Friday, 20 July 2007

Get started with Oil Painting Today By: Vijay

A Quick Introduction to Oil Painting Models You will need:
Brushes
Turpentine
Palette
Oil Medium
Paints

Brushes - Good quality sable brushes. Don't withhold on the quality here. Brushes would last longer with Oil paints than any other medium if you take good care of it.

Modern synthetic brushes could be even more excellent in quality, so don’t restrict your self in choosing only those brushes that are made from natural hairs such as sable. Look for painting brushes where the hairs swiftly spring back up when you bend them. Be careful about cleaning your painting brushes as if acrylic paint dries in a brush, it could be extremely difficult to clean it up.

Turpentine - Turpentine is used for lessening and cleaning brushes.

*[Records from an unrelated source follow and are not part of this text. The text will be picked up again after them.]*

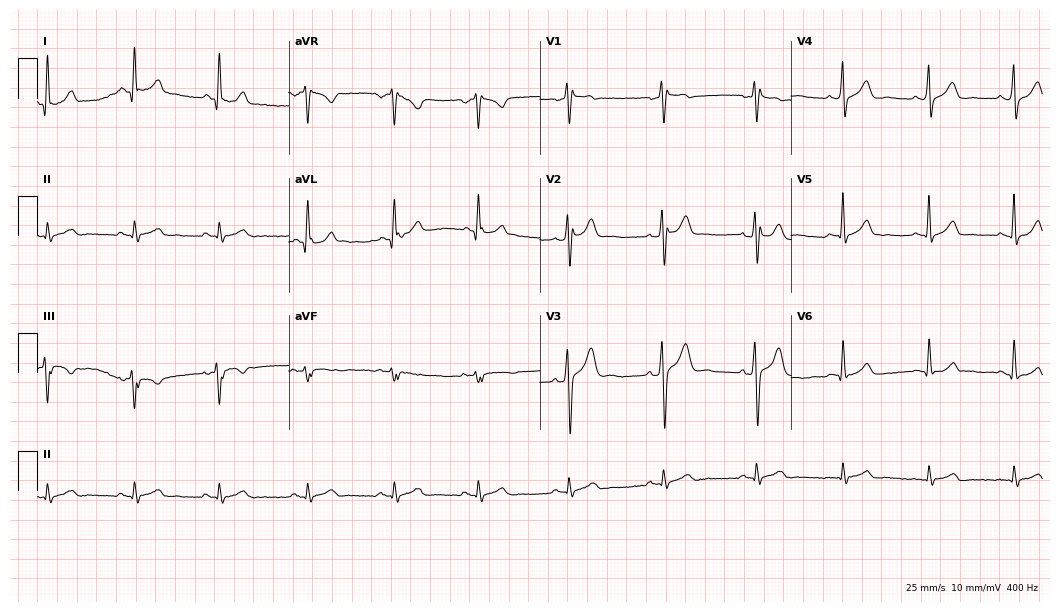
Resting 12-lead electrocardiogram. Patient: a 29-year-old male. None of these six findings is recorded: first-degree AV block, right bundle branch block, left bundle branch block, sinus bradycardia, atrial fibrillation, sinus tachycardia.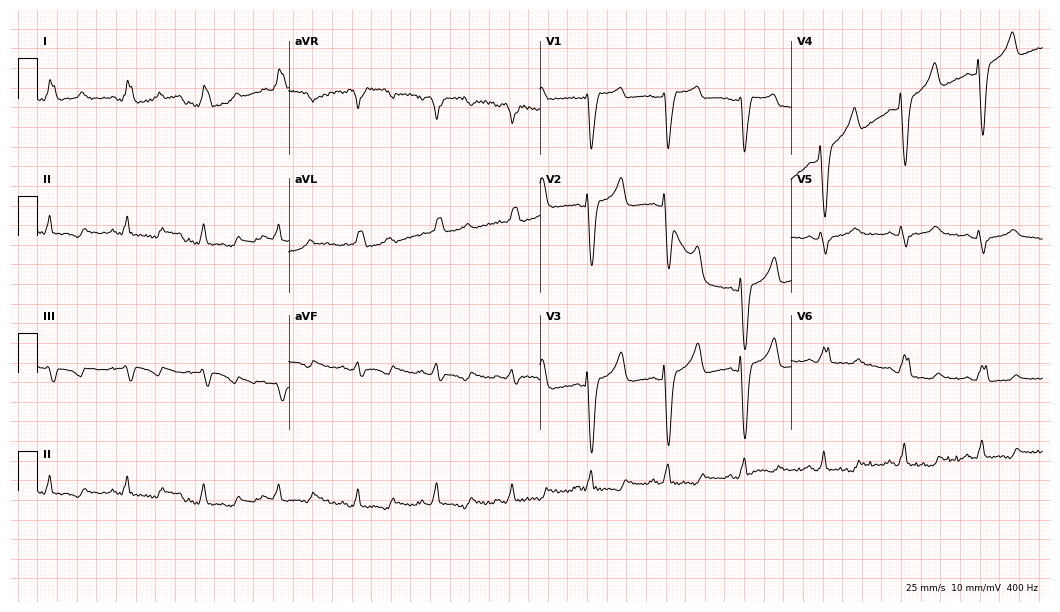
Standard 12-lead ECG recorded from a 74-year-old female. The tracing shows right bundle branch block.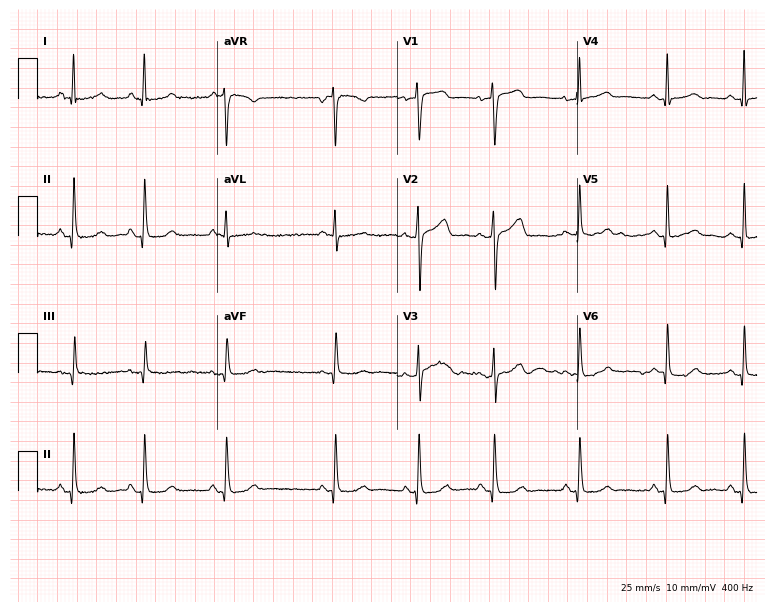
Standard 12-lead ECG recorded from a 32-year-old female (7.3-second recording at 400 Hz). Read as a normal ECG.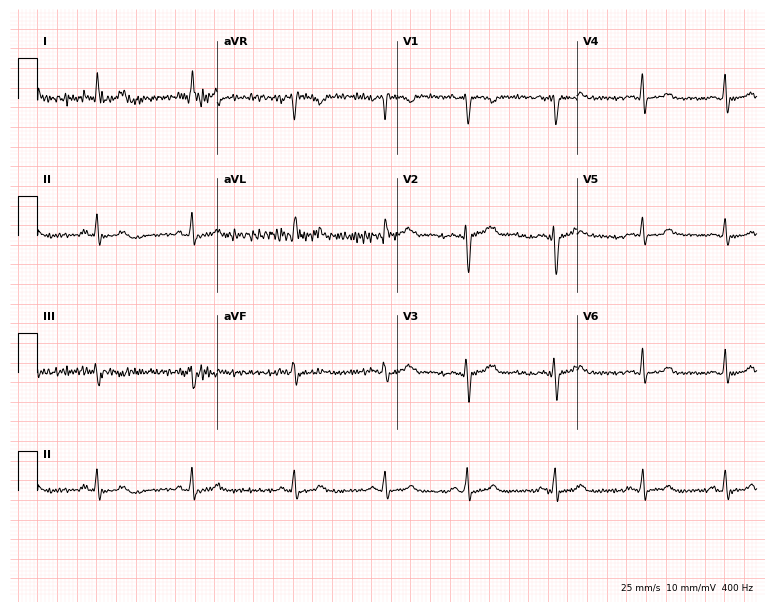
Standard 12-lead ECG recorded from a 27-year-old female (7.3-second recording at 400 Hz). None of these six findings is recorded: first-degree AV block, right bundle branch block, left bundle branch block, sinus bradycardia, atrial fibrillation, sinus tachycardia.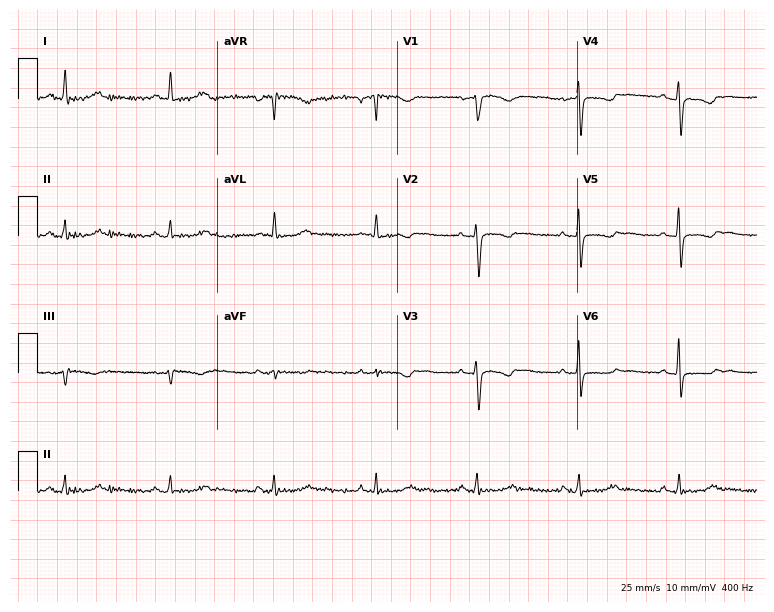
12-lead ECG from a 51-year-old woman (7.3-second recording at 400 Hz). No first-degree AV block, right bundle branch block (RBBB), left bundle branch block (LBBB), sinus bradycardia, atrial fibrillation (AF) or sinus tachycardia recorded for this tracing. Findings outside these six are not listed.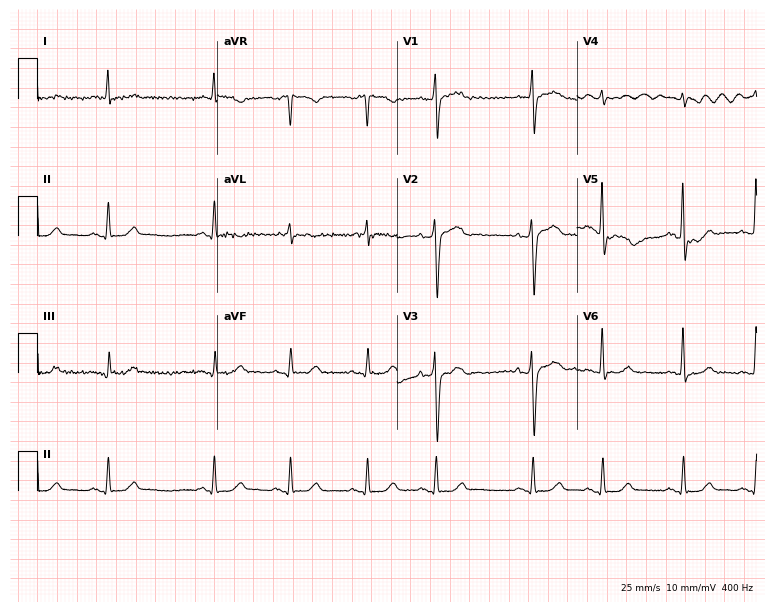
Electrocardiogram, a 64-year-old male patient. Of the six screened findings (first-degree AV block, right bundle branch block, left bundle branch block, sinus bradycardia, atrial fibrillation, sinus tachycardia), none is recorded. Findings outside these six are not listed.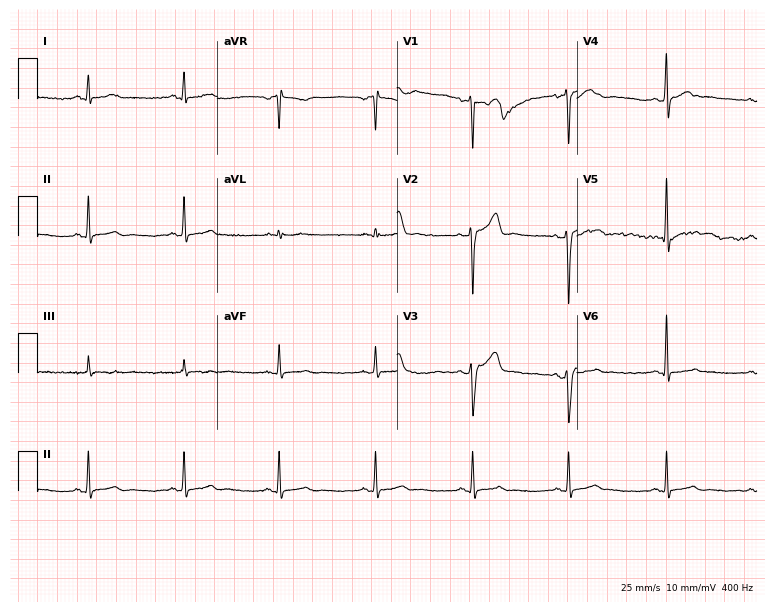
Standard 12-lead ECG recorded from a 34-year-old male. None of these six findings is recorded: first-degree AV block, right bundle branch block (RBBB), left bundle branch block (LBBB), sinus bradycardia, atrial fibrillation (AF), sinus tachycardia.

Palette A palette is a surface on which a painter mixes it colour pigments. A palette might be made of wood, glass, plastic, ceramic tile or even inert material and could vary highly in size and shape. The most usually known type of painter's palette is made of thin wood board designed to be held in the artist's hand and rest on the artist's arm.

Oil Medium - These would speed up the process of drying the paints and also give slight gloss sheen. Turpentine could be used with some of the same effect.

Paints - It is suggested to use "Artist's" oils. These are the top quality available in any variety with better pigmentation and permanence. Tubes come in different sizes but oils have good covering skill and would even last a long time.

Opacity - Sometimes marked on the tube, opacity shows how transparent the oil is. Red/Yellows are commonly the least opaque.

Permanence - Usually marked on a scale of 1 to 4 (often marked in stars), 4 being most enduring, and (longest lasting).

Hue - Could be exactly described as the Shade of the colour. Can sometimes relate to Opacity

Oil Painting: Making it Simple

Oil painting is simple, far simpler than drawing or even watercolor painting. If you could see something, you could paint it in oils. To create something memorable, however, you need to:

1. Formulate what you hope to attain, and plan a workable way to that objective.
2. Research the market if you desire to sell the work.
3. Approach the painting process in rational steps, which generally entail:

* Drawings to examine compositional possibilities.
* Blockedout charcoal/pencil/oil sketches to place tonal value
* Oil sketches to trial with various color schemes and harmonies.
* Preparing canvas and paint for the probable tasks.
* Varnishing, framing and hanging the work.